Although tension has been high between Egypt and Saudi Arabia in the past few months, signs of cooperation are emerging over the development of Sinai and other common interests.
A man walks past graffiti depicting relations between Egypt and Saudi Arabia in Cairo, Egypt, October 12, 2016. Picture taken October 12, 2016. REUTERS/Amr Abdallah Dalsh - RTSS268

CAIRO — Despite the strain in Egyptian-Saudi ties since last October, on Jan. 26, Egyptian President Abdel Fattah al-Sisi approved King Salman bin Abdul-Aziz Al Saud 's $1.5 billion development plan for the Sinai Peninsula. On Jan. 21, Al-Araby Al-Jadeed quoted an Egyptian diplomatic source as saying that Egypt asked Saudi diplomats to mediate to end Sudanese demands for direct talks on the annexation of the disputed Halayeb and Shalateen areas.

The Egyptian-Saudi tension ramped up Oct. 9 after Egypt voted at the UN Security Council in favor of a Russian draft resolution to end the war in Syria, and Saudi Arabia's permanent representative to the UN Abdullah al-Mouallimi expressed resentment. Matters escalated Oct. 10 as Saudi Aramco informed the Egyptian General Petroleum Corporation that oil shipments to Egypt were suspended. Aramco told Egypt Nov. 8 that the halt was indefinite, which observers perceived as a Saudi sanction on Egypt for its vote.

On Jan. 16, the Supreme Administrative Court invalidated the maritime border demarcation agreement between Egypt and Saudi Arabia, denying Saudi Arabia sovereignty over the islands of Tiran and Sanafir in the Red Sea.

Signs of a breakthrough appeared in January, with Sisi signing an agreement for a $1.5 billion loan from Saudi Arabia to fund development projects in Sinai. The agreement is known as Salman's development plan for Sinai, the most prominent of which is the establishment of King Salman University.

The memorandum of understanding concerning the Sinai development, among others such as the maritime border demarcation agreement and the Aramco oil products supply deal, had been signed on April 9, 2016, during the Saudi monarch’s visit to Egypt.

Mohammed Saeed Idris, the head of the Arab and regional studies unit at Al-Ahram Center for Political and Strategic Studies, told Al-Monitor, “Egyptian-Saudi relations are not limited to just political tension regarding the situation in Syria, such as when Egypt voted in favor of the Russian draft resolution, or regarding the border demarcation agreement or the oil import and export agreement. The two countries have many issues and goals in common.”
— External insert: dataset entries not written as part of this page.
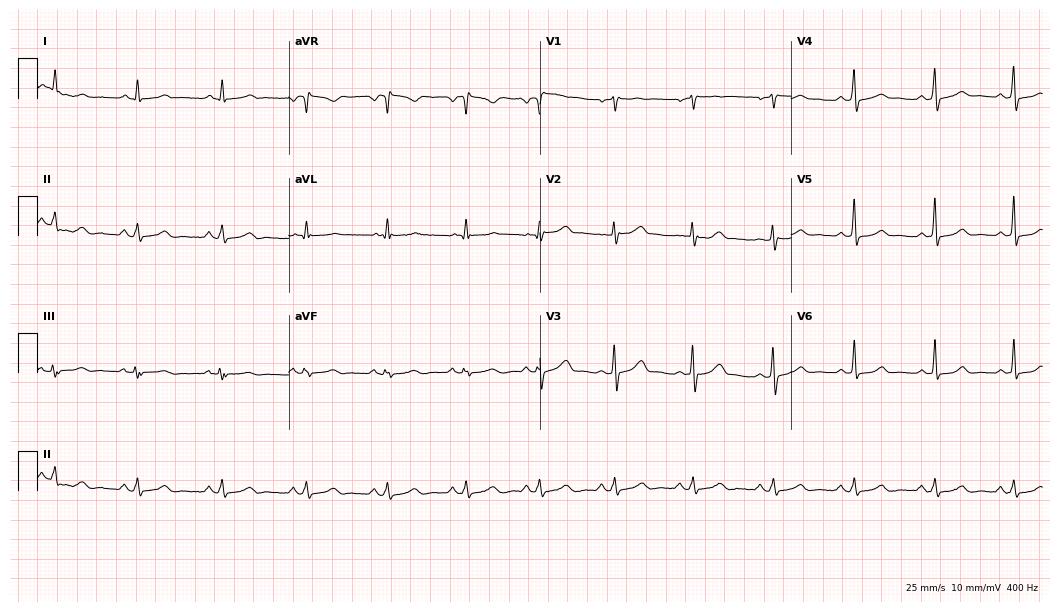
Electrocardiogram, a 37-year-old female. Of the six screened findings (first-degree AV block, right bundle branch block (RBBB), left bundle branch block (LBBB), sinus bradycardia, atrial fibrillation (AF), sinus tachycardia), none is recorded.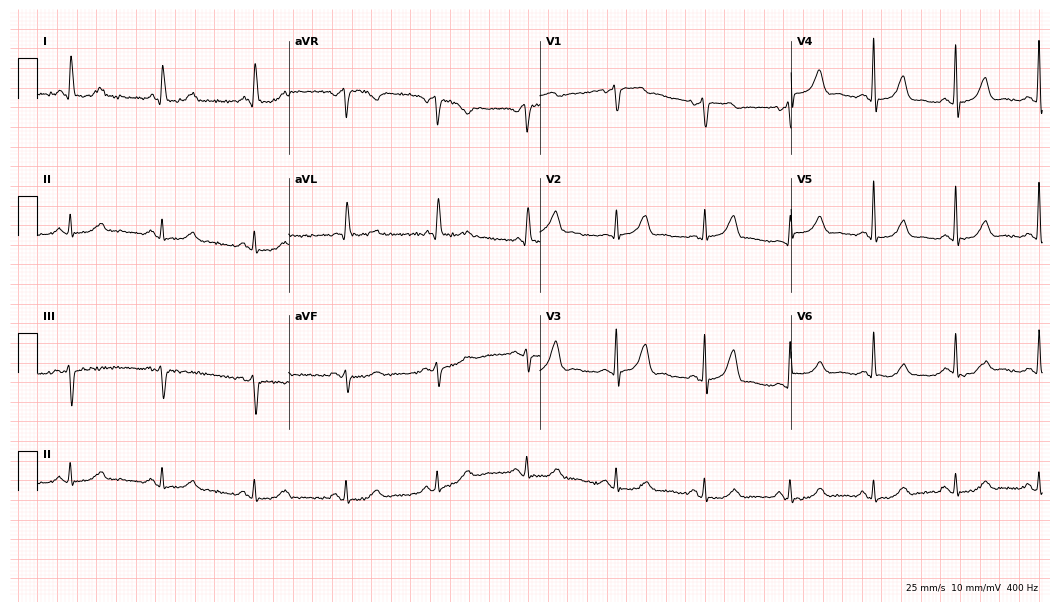
Standard 12-lead ECG recorded from a man, 76 years old. Read as a normal ECG.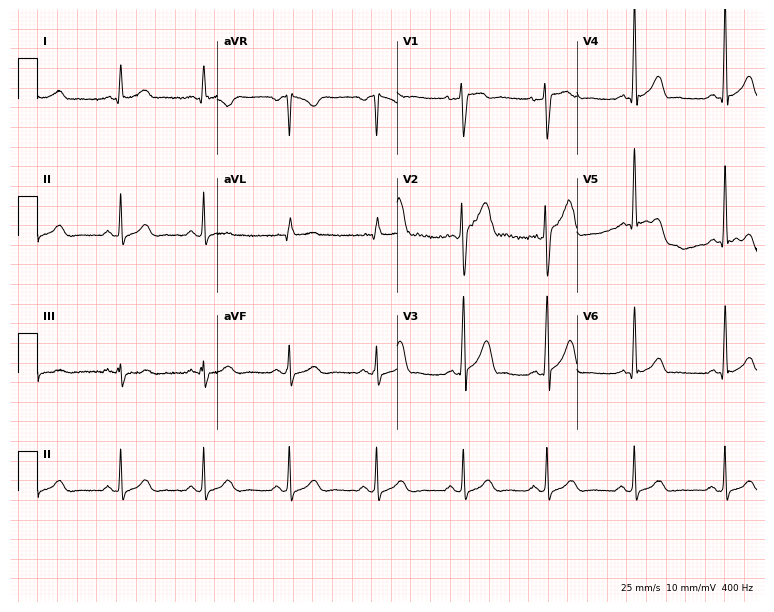
Standard 12-lead ECG recorded from a 46-year-old male patient (7.3-second recording at 400 Hz). None of these six findings is recorded: first-degree AV block, right bundle branch block, left bundle branch block, sinus bradycardia, atrial fibrillation, sinus tachycardia.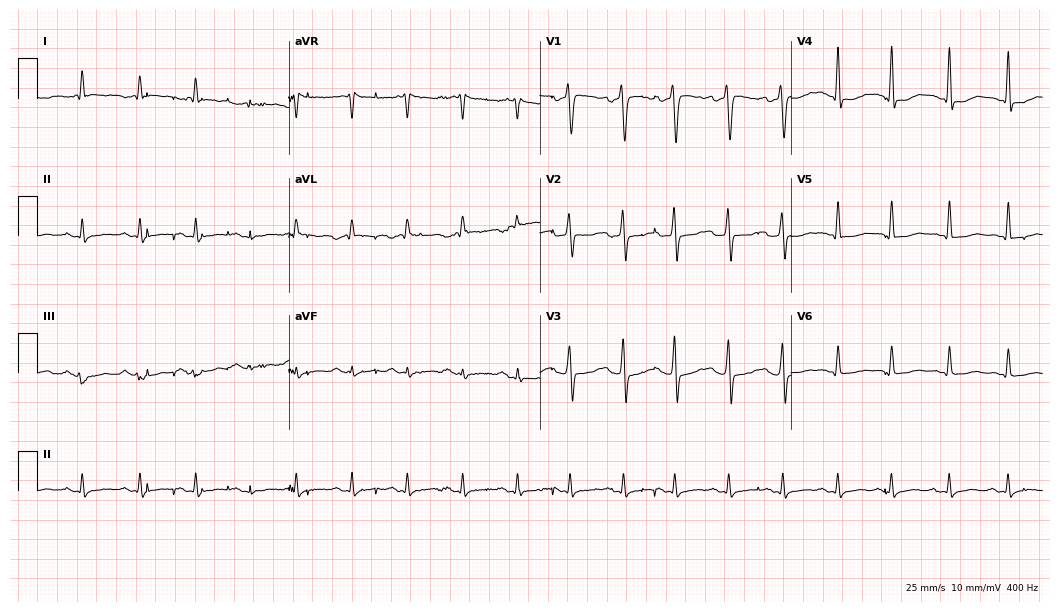
ECG (10.2-second recording at 400 Hz) — a woman, 45 years old. Screened for six findings — first-degree AV block, right bundle branch block (RBBB), left bundle branch block (LBBB), sinus bradycardia, atrial fibrillation (AF), sinus tachycardia — none is recorded. Only these six findings were labelled.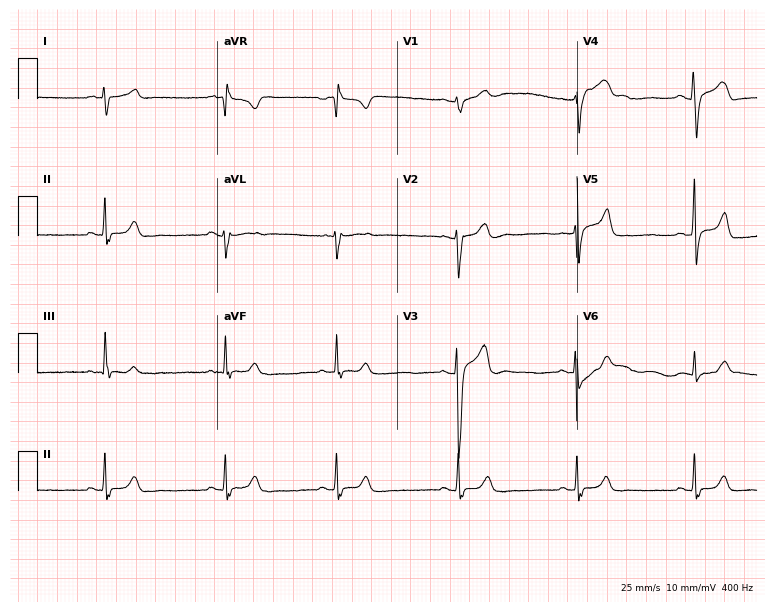
Standard 12-lead ECG recorded from a 21-year-old male (7.3-second recording at 400 Hz). None of these six findings is recorded: first-degree AV block, right bundle branch block, left bundle branch block, sinus bradycardia, atrial fibrillation, sinus tachycardia. Other findings, if any, are not listed.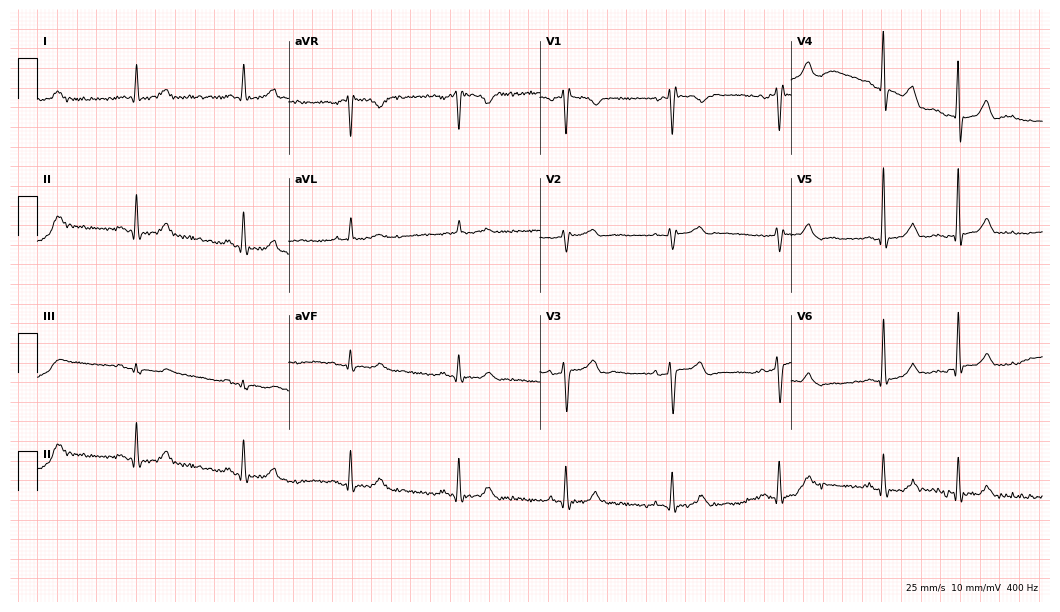
12-lead ECG (10.2-second recording at 400 Hz) from a 74-year-old man. Screened for six findings — first-degree AV block, right bundle branch block, left bundle branch block, sinus bradycardia, atrial fibrillation, sinus tachycardia — none is recorded. Only these six findings were labelled.

He added, “Egypt and Saudi Arabia are the two largest and most key actors for Middle East stability. The past few years have probably revealed how dangerous the situation in Sinai is and how important development projects are in countering terrorism in the arid area. Despite their differences on the Syrian and border demarcation issues, Egypt and Saudi Arabia are well-aware of how dangerous terrorism is. I believe that the development project is a part of these countries’ efforts to combat terrorism in all areas, most notably in Sinai, because of the danger of terrorism to the entire Arab region.”

But what about the Halayeb and Shalateen areas? On Jan. 17, the Sudan News Agency quoted a Sudanese diplomatic source that it did not name as saying that his government had renewed demands to restore the Halayeb and Shalateen triangle at the UN Security Council. The statement came the day after the maritime border demarcation agreement between Egypt and Saudi Arabia was invalidated.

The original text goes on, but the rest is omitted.